Daily cycle and nondaily cycle data

The graph below shows the production of a typical solar farm during one day. The goal of this use case is to forecast this production. To forecast the production at 3:00, the model production(t)=0 probably produces good results; the sun simply does not shine at night. Even so, this model would obviously fail to accurately forecast production at 12:00. The required model complexity differs a lot depending on the time that is being forecated to.

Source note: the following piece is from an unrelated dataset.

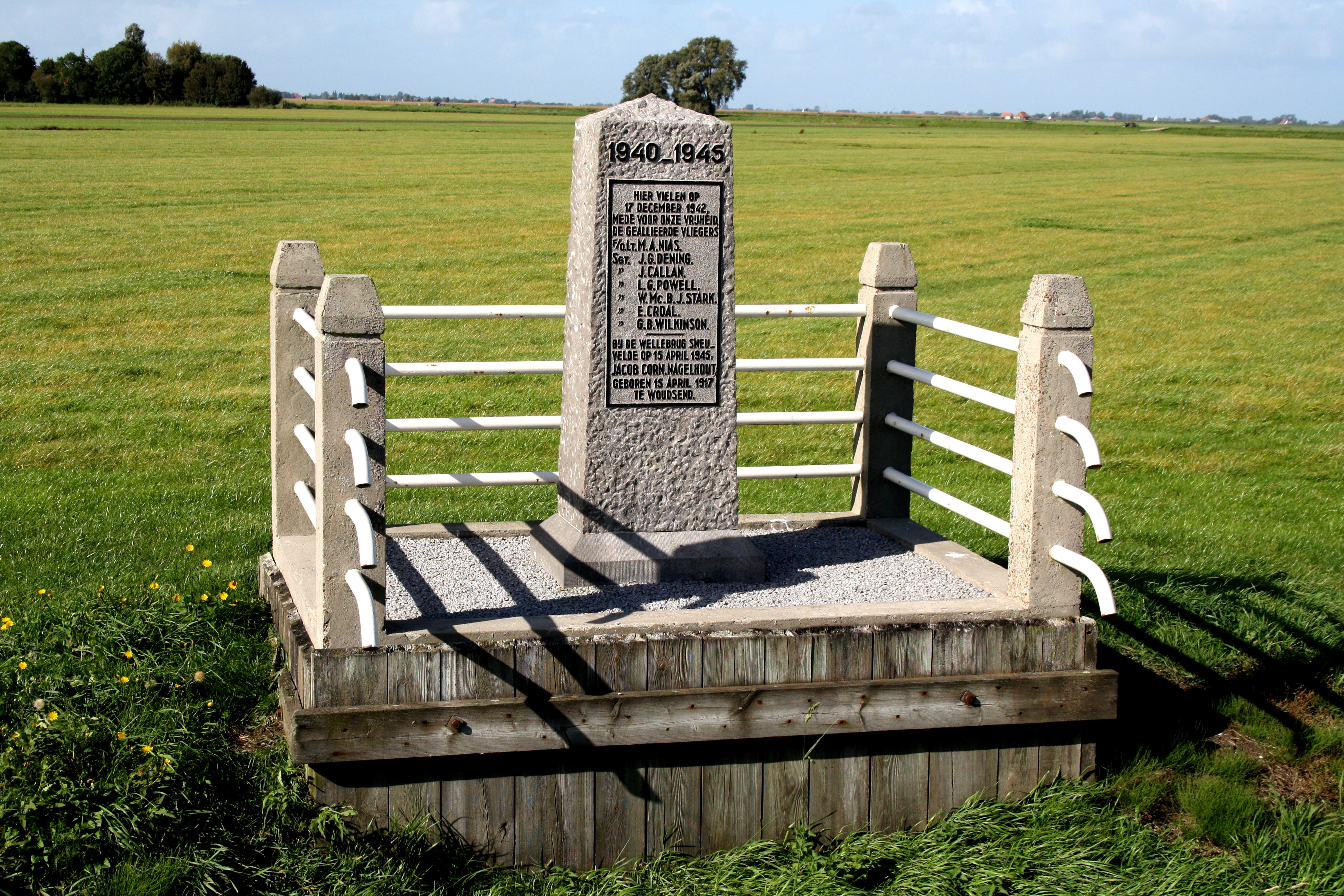 Monument Ypecolsga - 17 december 1942

Such datasets have a "daily cycle", as opposed to those that are "nondaily cycle". The difference between these two types of datasets can easily be spotted in the image below.

Daily cycle


Nondaily cycle


How TIM detects a daily cycle

First of all, a daily cycle dataset can only be a dataset that is regularly sampled and has a sampling period between 10 minutes and 12 hours. The lower cap is there because the frequency of sampling causes high variance in the signal and building a separate model for each time would become ineffective. The higher cap is there because there should be at least 2 samples during a day for it to make sense to distinguish different behaviors inside a day.

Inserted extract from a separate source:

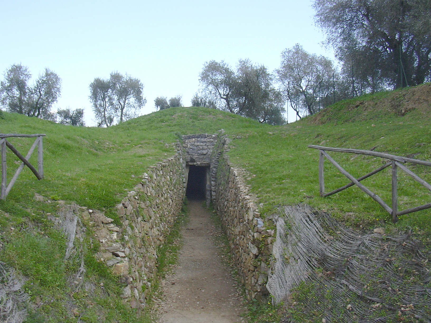 Etruscan tumulus ("Little Devil 2"), Vetulonia/Tuscany, Italy
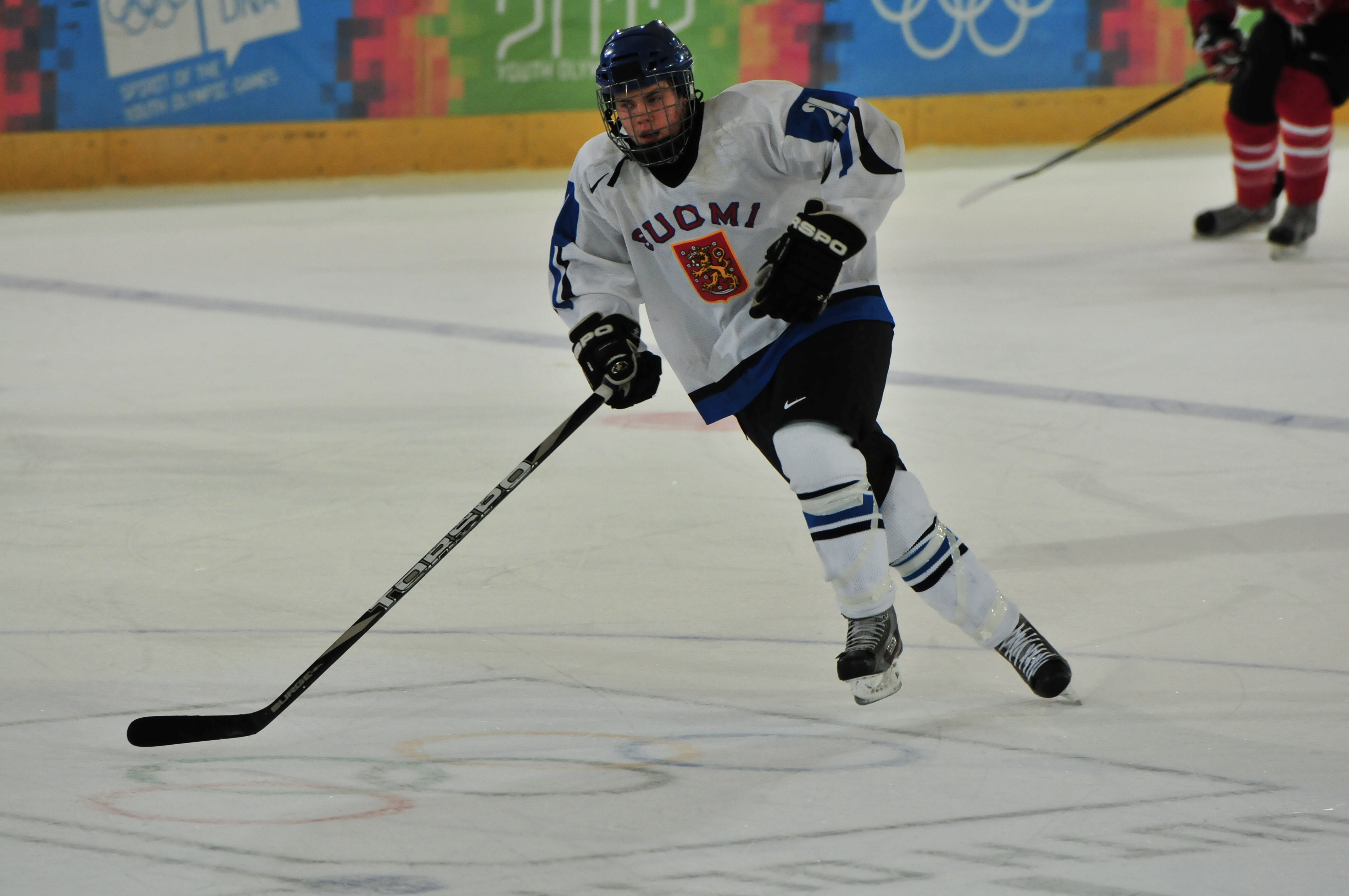 1. Jugendolympiade 2012 Innsbruck

For datasets that satisfy this condition, a simple autocorrelation analysis is done to see whether the autocorrelation decreases with time or whether it has some regular spikes on a daily basis. This is a strong indication that the dataset follows a daily cycle.

What TIM does differently for daily cycle datasets

The biggest distinction between daily cycle and nondaily cycle datasets is that TIM builds different models to handle separate times of the day for daily cycle datasets, as described in the beginning of this section. This has many consequences, such as different backtesting and different behavior for the model chaining.

Keep in mind that this is a dataset property and therefore the whole Model Zoo will consist of either time-specific models (daily cycle data) or time-generic models (nondaily cycle data).

If one wishes to override how TIM should handle the dataset, this can be done using the configuration.